Çevik Bir'den Milliyet Gazetesi yönetimine: Albright'ın açıklamasını neden bu kadar büyüttünüz? Şimdi oraya da mı iki general göndermem gerekiyor?.. (Milliyet, ertesi gün haberleriyle kendini affettirdi)

Mehmet Barlas: Bana Taha Akyol anlattı: "Çevik Bir Aydın Doğan'ı eleştiriyor. 'Gazetendeki bazı yazarlar türban konusunda, genç kızların başörtüsü konusunda yanlış yazıyor' diyor. Aydın Bey, Çevik Bir'e 'gel kendileri ile konuş' diyor. Bunun üzerine Çevik Bir gazeteye geliyor. Genelkurmay ikinci başkanı yazarlar ile toplantı yapıyor. Taha Akyol kendisine soruyor. 'Niye Türk toplumunun geleneklerine bu kadar karşı çıkıyorsunuz?

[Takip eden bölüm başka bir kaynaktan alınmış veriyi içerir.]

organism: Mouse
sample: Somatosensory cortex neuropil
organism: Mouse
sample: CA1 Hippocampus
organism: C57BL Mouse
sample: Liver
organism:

Bunun için Türkiye'de çok değerli sosyologlar var. Niye onlara danışmıyorsunuz?' diyor. Çevik Bir de 'Eğer sosyologlara danışırsak bu konudaki kararlılığımız dağılır.' diyor.

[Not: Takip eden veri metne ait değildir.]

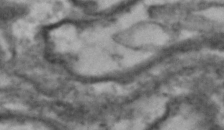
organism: Drosophila
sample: Brain
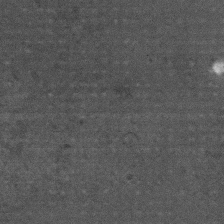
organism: Mouse
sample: Centriole in ependymal cells
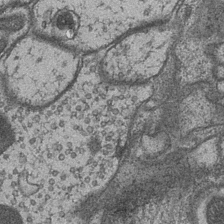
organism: Drosophila
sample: Optic medulla
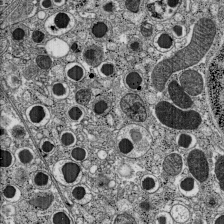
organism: C57BL Mouse
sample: Pancreatic islet

Cumhurbaşkanı Demirel: Bazen siyasal çoğunluk sayısal çoğunluktan önemlidir. (Hükümeti kurma görevini sayısal çoğunluğu olan Çiller'e değil de Mesut Yılmaz'a vermesini böyle savundu.)

Mesut Yılmaz: Höt dendiğinde kaçanların ülkeye de, devlete de yararı yoktur. (Mart 1998. Asker bildiri yayınlayınca geri adım attı.)

'Yağlı kazığa oturturuz'

Bir general: "Git söyle o kadına, ileri geri konuşmasın. Gelirsek İçişleri Bakanlığı'nın önünde yağlı kazığa oturturuz..." (İçişleri Bakanı Meral Akşener'e yönelik söylenen söz.)

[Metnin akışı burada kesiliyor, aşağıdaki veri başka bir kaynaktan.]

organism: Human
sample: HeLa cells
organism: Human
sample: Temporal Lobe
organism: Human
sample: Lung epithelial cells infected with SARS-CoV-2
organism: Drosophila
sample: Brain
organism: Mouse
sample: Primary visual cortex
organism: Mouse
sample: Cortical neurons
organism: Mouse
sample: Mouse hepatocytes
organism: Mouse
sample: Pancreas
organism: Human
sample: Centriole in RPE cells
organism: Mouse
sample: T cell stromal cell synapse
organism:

Cumhurbaşkanı Süleyman Demirel: Merve Kabakçı ajan provokatör. (Başörtüsüyle Meclis'te yemin etme girişimine gösterdiği tepki)

Sabah yazarı Can Ataklı: Türk basını çok kötü bir sınav verdi. 28 Şubat süreci içerisinde özellikle büyük gazete ve televizyonların yaptığı haberlerin yüzde 90'ı (doksan) yalandır. Biz yazdık, biz okuduk... Şemdin Sakık'ın ifadelerine o satırlar, (Cengiz Çandar, Mehmet Ali Birand'ı terör örgütüyle irtibatlı gösteren ifade) İstanbul sosyetesiyle sıkı fıkı olan bir komutan tarafından eklendi. Yayımlanmaması halinde gazeteyi batırmakla tehdit etti. (Öküz Dergisi'ne yaptığı açıklama, 22 Aralık 1999)

Çevik Bir: Kin kusanları bir süre izleyeceğiz. Hemen açığa çıktılar. Diğerlerinin de tıynetleri görüldü. Bunların dinle, imanla, Allah'la ilgileri yok. Sırf menfaatleri para. (Cumhurbaşkanı adaylığına tepki gösterenlere verdiği cevap)

Cengiz Çandar (Sabah): Hizbullah'ı palazlandırıp, bir cinayet makinesi haline dönüşmesinde başrolü oynayanlar 28 Şubat'ta ne rol aldılar. Bir hafızanızı yoklayın bakalım. Susurluk üzerine 28 Şubat'ın gelmesiyle örtbas edilmedi mi?

Hürriyet Gazetesi başyazarı Oktay Ekşi: Bazı arkadaşlarımıza iftira edenlere yardımda bulunmuş gibi olduk. Böyle adi bir tertibin içinde devletin bulunabileceğini nereden bilebilirdik? (Sakık andıcının gazetesinde yayımlanmasıyla ilgili günah çıkardı.)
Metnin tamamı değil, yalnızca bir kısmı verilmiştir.